But I was young and once out in the street I soon recovered. When we got to Piccadilly Circus he bought me a bunch of violets from an elderly flower-seller wearing a shawl and a black straw hat.
She was sitting, with a large basket full of the dainty flowers on her knees, on the steps of the statue of Eros, which was now boarded up. ‘Lovely vi’lits,’ she called, as we
passed. ‘Buy a bunch for the pretty lady, mister.’ So he did. It was all very romantic. And I enjoyed the Bear Garden which, in spite of its strange name, turned out to be a delightful
basement pub somewhere near Piccadilly Circus. We got back to Beaulieu very late that night because, in order to make up for my earlier terrifying experience, he took me to the theatre.

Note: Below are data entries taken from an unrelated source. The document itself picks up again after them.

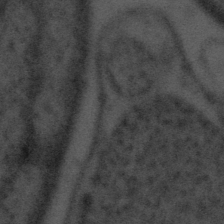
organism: Tuwongella immobilis
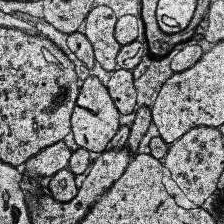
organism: Human
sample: Temporal Lobe
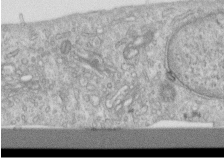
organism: Human
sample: Centriole in RPE cells
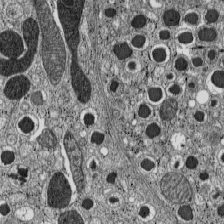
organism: C57BL Mouse
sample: Pancreatic islet
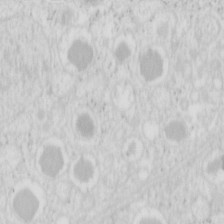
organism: Mouse
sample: Pancreas
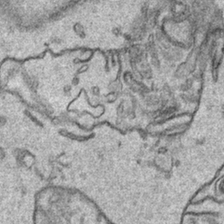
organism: Human
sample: Mitochondria in HCT116 cells
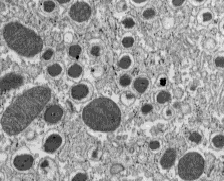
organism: C57BL Mouse
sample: Pancreatic islet
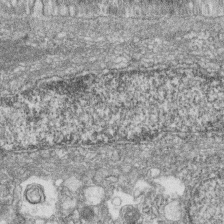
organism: Zebrafish
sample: Cilia; retinal pigment epithelium
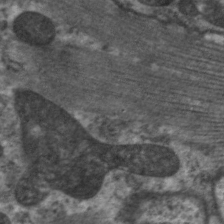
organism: C. elegans
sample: Pharynx
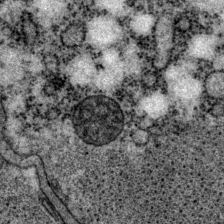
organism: P. pacificus
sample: Pharynx
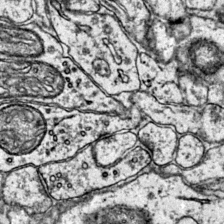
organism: Mouse
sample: Primary visual cortex
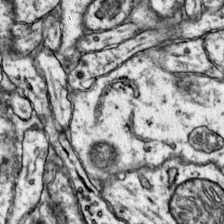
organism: Mouse
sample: Primary visual cortex
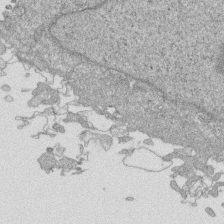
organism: Human
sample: HeLa cell HIV synapse
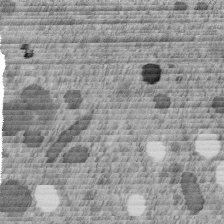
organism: C. elegans
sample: C. elegans embryo early stage
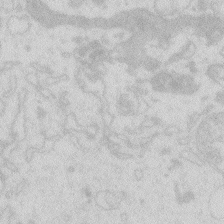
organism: Zebrafish
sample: Macrophage
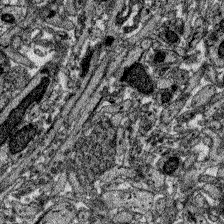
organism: Zebrafish
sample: Larval olfactory bulb
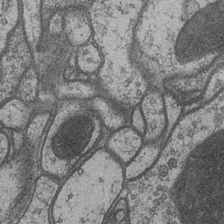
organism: Drosophila
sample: Optic medulla
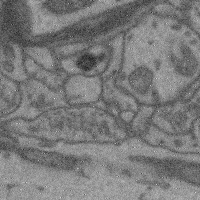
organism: Mouse
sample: Cerebral cortex
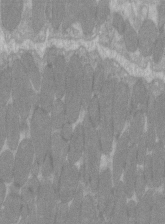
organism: C57BL Mouse
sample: Tibialis anterior muscle cell
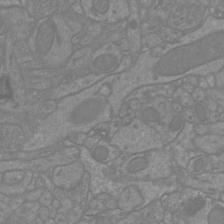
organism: Mouse
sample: Cortical neurons
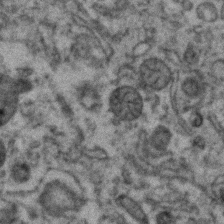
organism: Zebrafish
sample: Zebrafish embryo

I don’t know what mission this particular agent had been assigned. All I know is that he had to go down to Wales for the weekend. While there he was arrested by the police and locked in a
cell for the night – until HQ had him released. He had made a silly, but understandable, slip. His real name was Wilson, but his temporary cover name was Wilmot. When signing the register at
the hotel where he was to stay, the first three letters being the same, he had made a fatal mistake and automatically written ‘Wilson’.

The local police were always warned, in a roundabout way, to be on the lookout for these prospective agents facing their final test, without any details being revealed as to their real identity
or mission. I believe the police were warned to look out for enemy agents whom the authorities suspected to be in the area. In this case the police only had to ask to see the agent’s identity
papers and check them with the signature in the hotel register in order to be suspicious and arrest him. Throughout the war we were all obliged to carry identity cards. They were as much a part of
our daily apparel as our gas masks. We would never dream of going anywhere without first hitching over one shoulder the cardboard box holding the gas mask which most people – certainly most
women, I’m not sure whether men were so fashion-conscious – encased in an attractive cover. Identity cards were usually carried inside the gas-mask case, so as to be sure to always have
them on hand.

There had certainly been other reasons why the police had been able to arrest this future agent. Perhaps he also had succumbed to the charms of another ‘Mata Hari’ working for F
Section who had been sent to seduce or trap him, and had then denounced him. Perhaps he had been given a mission to break into a building, retrieve documents or seek information and been caught in
the act. All these suppositions were possible. Whatever it was, he was arrested and spent a night in a police cell, furious with himself for being caught. But, even so, he must have passed the
test, because he was parachuted into enemy territory two months later.

Chapter 12

Time and distance must take away the edge of pain because, as I look back, I cannot help remembering the good’ times: and there were some good times. There was the unity
we felt during those traumatic years, when we were all together fighting for the same cause, a unity which sadly evaporated with the end of hostilities. And the wonderful people I met. These
memories weave together to make up the tapestry of my life.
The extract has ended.